Load data from the experiment2.xls file into and display the dataset.

### Separate data frames for each group

As you can see, the data frame contains data for both controll and experimental groups.

Create two separate data frames by filtering the main one: 
* experiment - should contain observations with the Treatment "Star"
* control - should contain observations with the Treatment "Standard"


### How many participants were in both groups?

Find out how many participants were in each of the groups.

### T - Prediction Time

We will replicate the analysis for the prediction time. The null hypothesis is that there is no difference in prediction time (T) between the groups. The alternative hypothesis will state that "average" time for the experimental group is lower than for the control group.

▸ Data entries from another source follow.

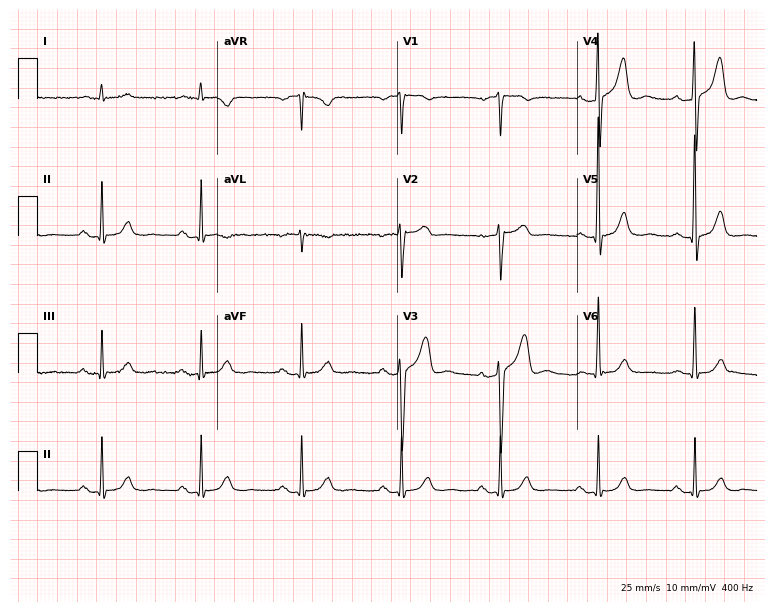
Standard 12-lead ECG recorded from a man, 69 years old. Read as a normal ECG.
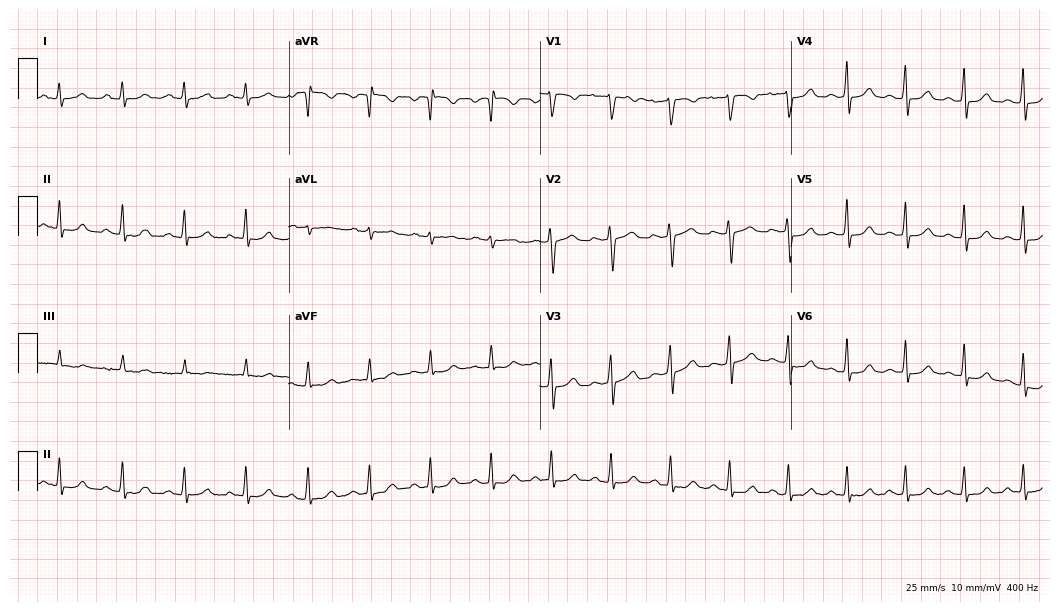
12-lead ECG (10.2-second recording at 400 Hz) from a 36-year-old female patient. Labelled as a normal ECG.
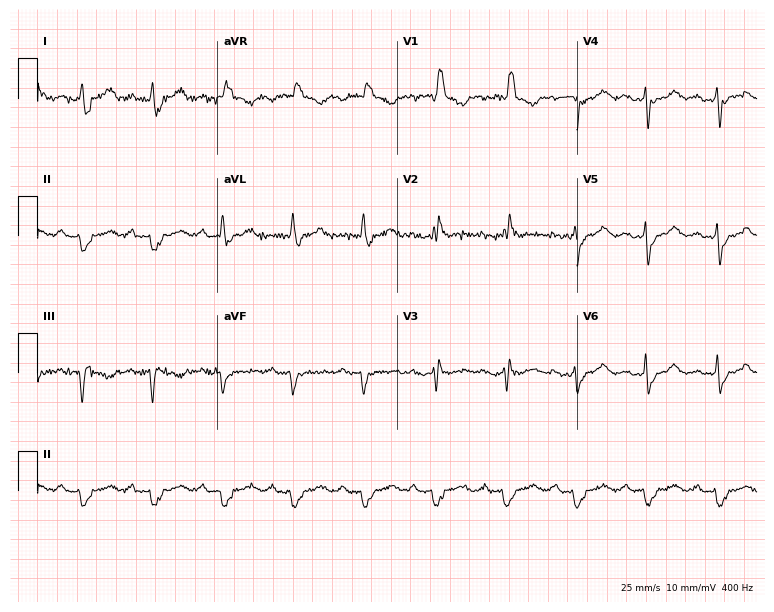
12-lead ECG from a male, 73 years old. No first-degree AV block, right bundle branch block, left bundle branch block, sinus bradycardia, atrial fibrillation or sinus tachycardia recorded for this tracing.
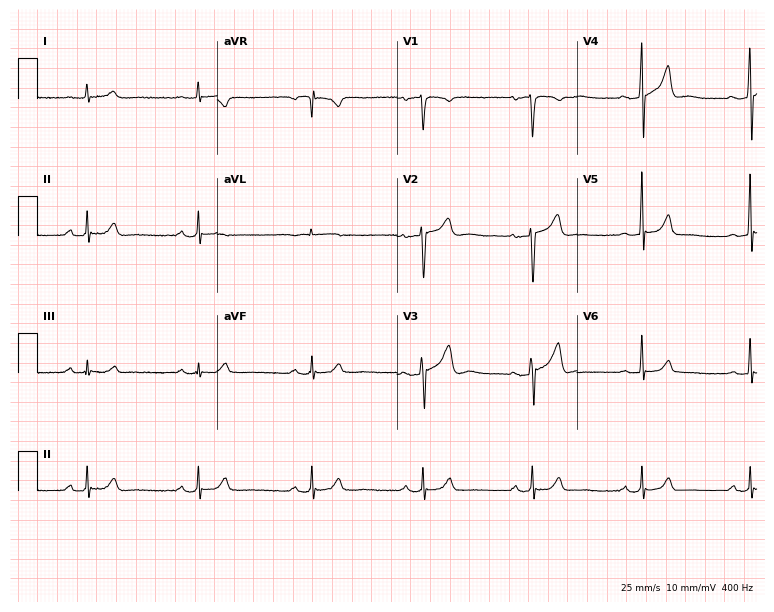
Electrocardiogram (7.3-second recording at 400 Hz), a 55-year-old man. Overall reading on record: normal ECG.
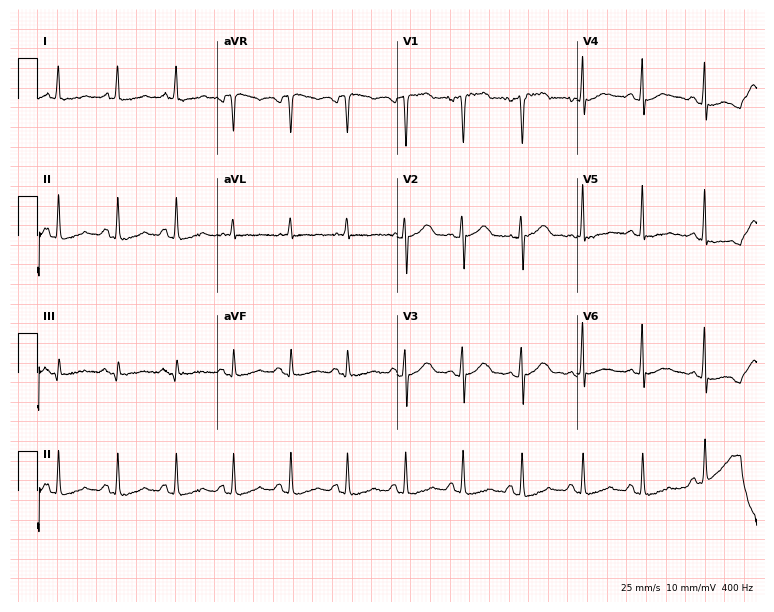
Resting 12-lead electrocardiogram (7.3-second recording at 400 Hz). Patient: a 49-year-old female. Read as a normal ECG.
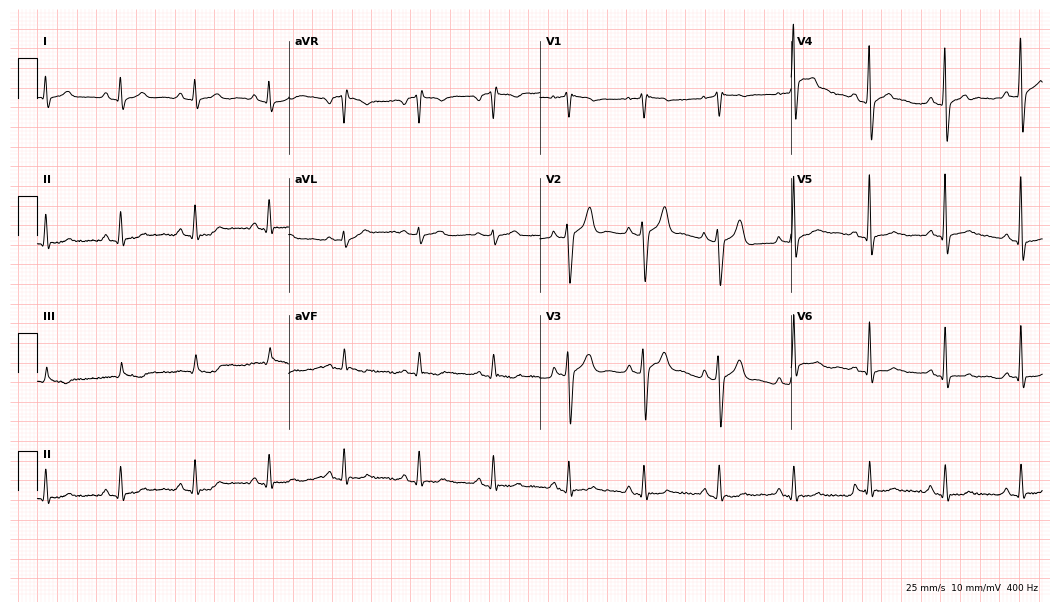
12-lead ECG (10.2-second recording at 400 Hz) from a 55-year-old man. Labelled as a normal ECG.

Since not all the participants completed the task, we have to filter the samples:
* **experiment** - reject all non-completed tasks for the experimental group (you should preserve only the rows with IsDone=="True" and IsCorrect=="True")
* **control** - since the alternative hypothesis indicates the programs using the single assignment paradigm as superior, it is acceptable to favor the control group. Therefore, it was decided to accept all incompleted solutions with the assumption that the participants would finish in time T+1. Create a new column **TimeCorrected** in the control group data frame that will equal to: ```Time if IsDone=="True" and IsCorrect=="True" otherwise Time+1```. **Hint:** *if you want to use the mutate function from the dplyr package, you can use the function ifelse(condition, exp1, exp2)*. 

Calculate descriptive statistics for the Prediction Time - the columns Time and TimeCorrected in the data frames.

Plot a boxplot comparing the distributions of T in both groups

Let's check normality assumption for both variables - check the QQ plots and conduct Shapiro-Wilk tests.

**Conclusion:** What is your conclusion about the normality assumption? What kind of test will you use to investigate the hypotheses?

Perform the statistical test of you choice to investigate the hypotheses.

**Conclusion:** What is you final conclusion?